Japan’s Nuclear Crisis Could Reach the U.S.

The devastating earthquake in Japan has raised fears of a nuclear disaster after dangerous levels of radiation escaped Fukushima No. 1 (Daiichi), a plant 150 miles north of Tokyo.  One reactor’s steel containment structure was breached by an explosion, and another reactor in the same plant caught fire.  In addition to the Daiichi plant, cooling ability in three of four reactors at a second plant, Fukushima Daini, has also been compromised.

Japanese officials have already evacuated residents within a 12 mile radius, and warned that people within 20 miles of the Daiichi leak should stay indoors to avoid being sickened by the radiation.  Slightly elevated radiation levels were detected in Tokyo, but not at levels that pose any risk to human health.

The most recent explosion at Fukushima followed announcements that fuel rods in the Unit 2 reactor were exposed to air for two hours the previous evening due to human error.  Furthermore, a “suppression pool” at the bottom of Unit 2 was believed breached, escalating the danger that high levels of radiation could escape the plant.  However, the lack of cooling capacity is the most pressing issue.  Fuel rods that become too hot react with water and create hydrogen gas that collects in the containment building.  When hydrogen gas collects in sufficient quantities, it explodes.  Hydrogen gas was the cause of earlier explosions at two other reactors at the Fukushima complex on Friday and Monday.

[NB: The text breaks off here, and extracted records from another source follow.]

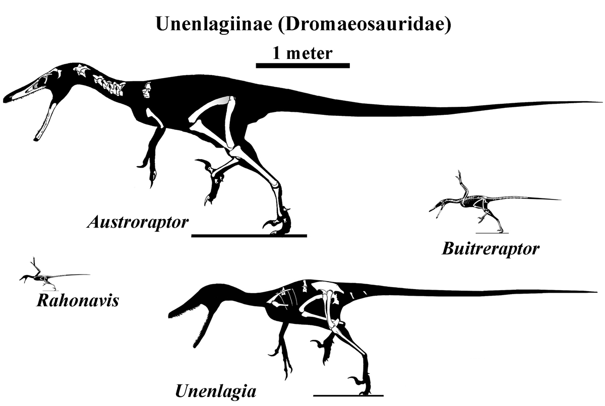 Unenlagiinae skeletons to scale.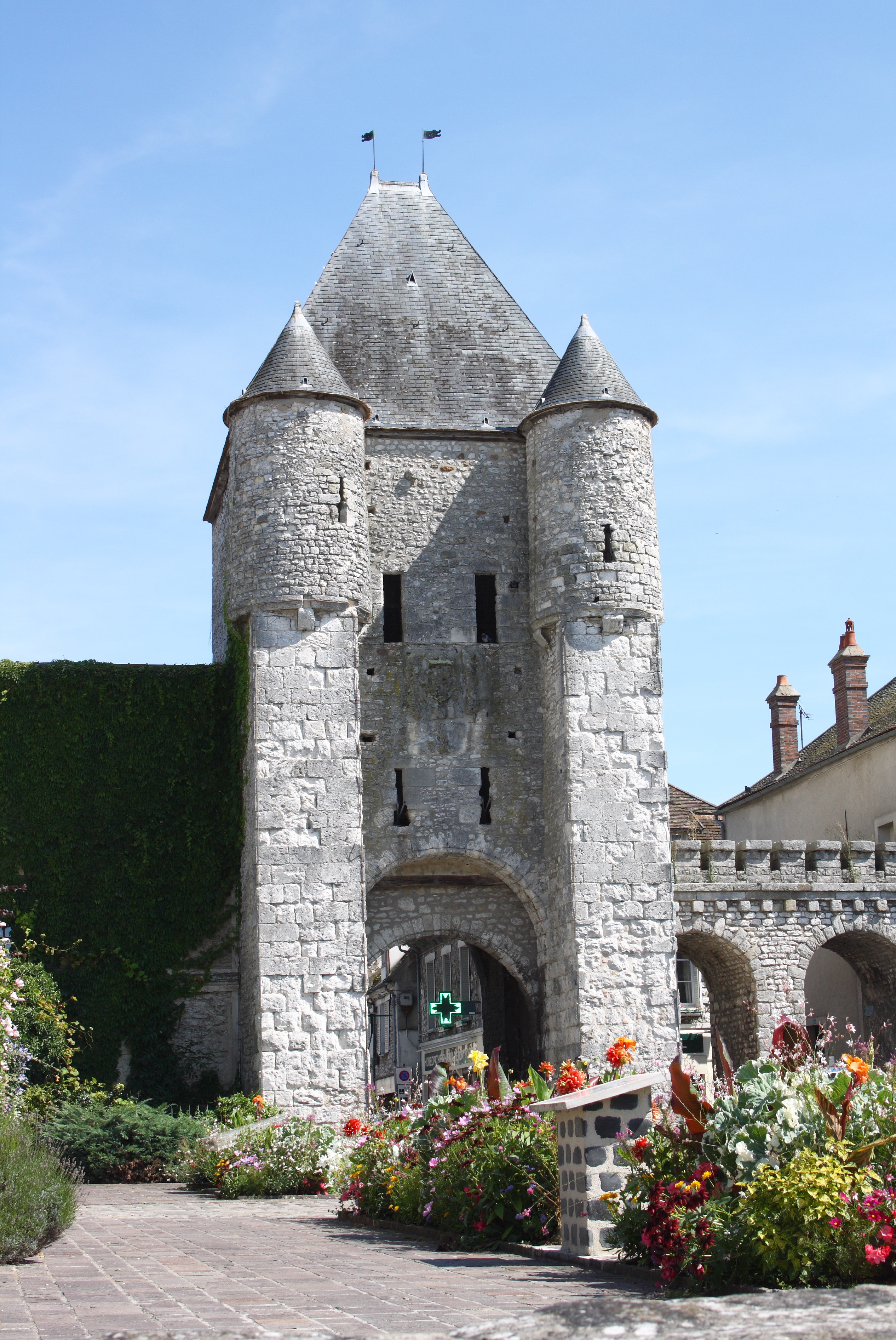 Porte de Samois in Moret-sur-Loing im Département Seine-et-Marne (Île-de-France)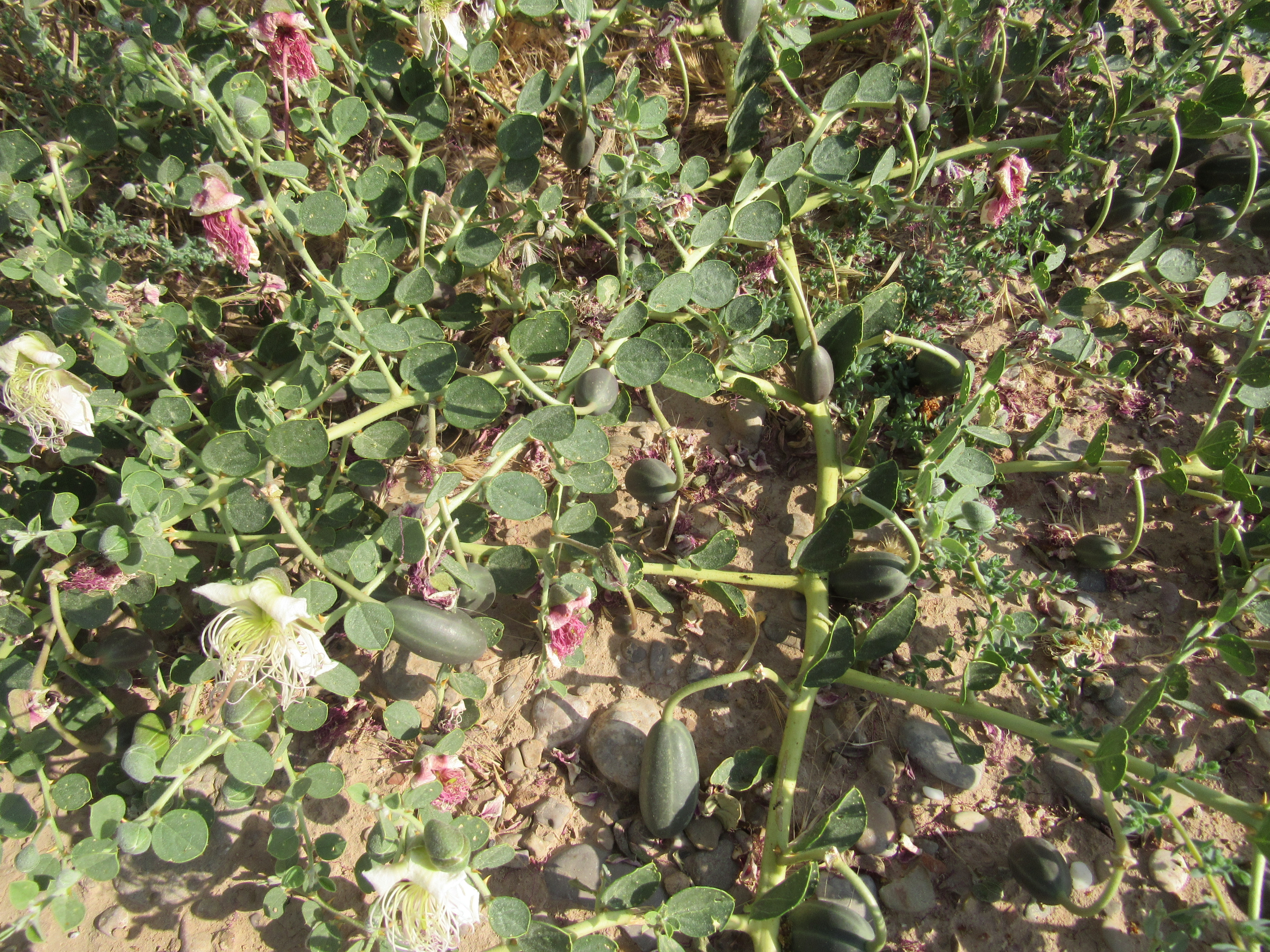 گیاهی بوته مانند است و دارای شاخه‌های چوبی باریک و دراز است که شاخه‌های کهنسال آن بی برگ ولی شاخه‌های جوان آن دارای برگ‌های کوچک، باریک و به درازای 12-4 میلیمتر و منتهی به نوک خار مانند است.

As Japan works furiously to contain the leak and stabilize the plant, the International Atomic Energy Agency reported that dose rates of up to 400 millisiervert per hour (mSv/hr) have been reported at the site.  According to the World Health Organization, an average person is exposed to 3mSv in a year.  Until the plant is stabilized and the full scope of radiation leakage is known, it remains to be seen what the short and long term effects on health will be.

The aftermath of the Japanese nuclear crisis could have lasting political effects by derailing or postponing nuclear development in the U.S.  The Obama administration had previously proposed expanding the domestic nuclear program through $36 billion in loan guarantees for 20 new nuclear plants in order to meet future energy needs.  The events in Japan have already prompted several politicians to call for a moratorium on new nuclear plant construction in areas susceptible to earthquakes.  Others, such as Senate Energy Committee chairman Jeff Bingaman (D), believe the US can learn from the events in Japan but that a moratorium on is unnecessary.  Regardless of the eventual outcome, the Japanese nuclear crisis promises to fuel debate on the sagacity of utilizing nuclear energy to meet our future needs.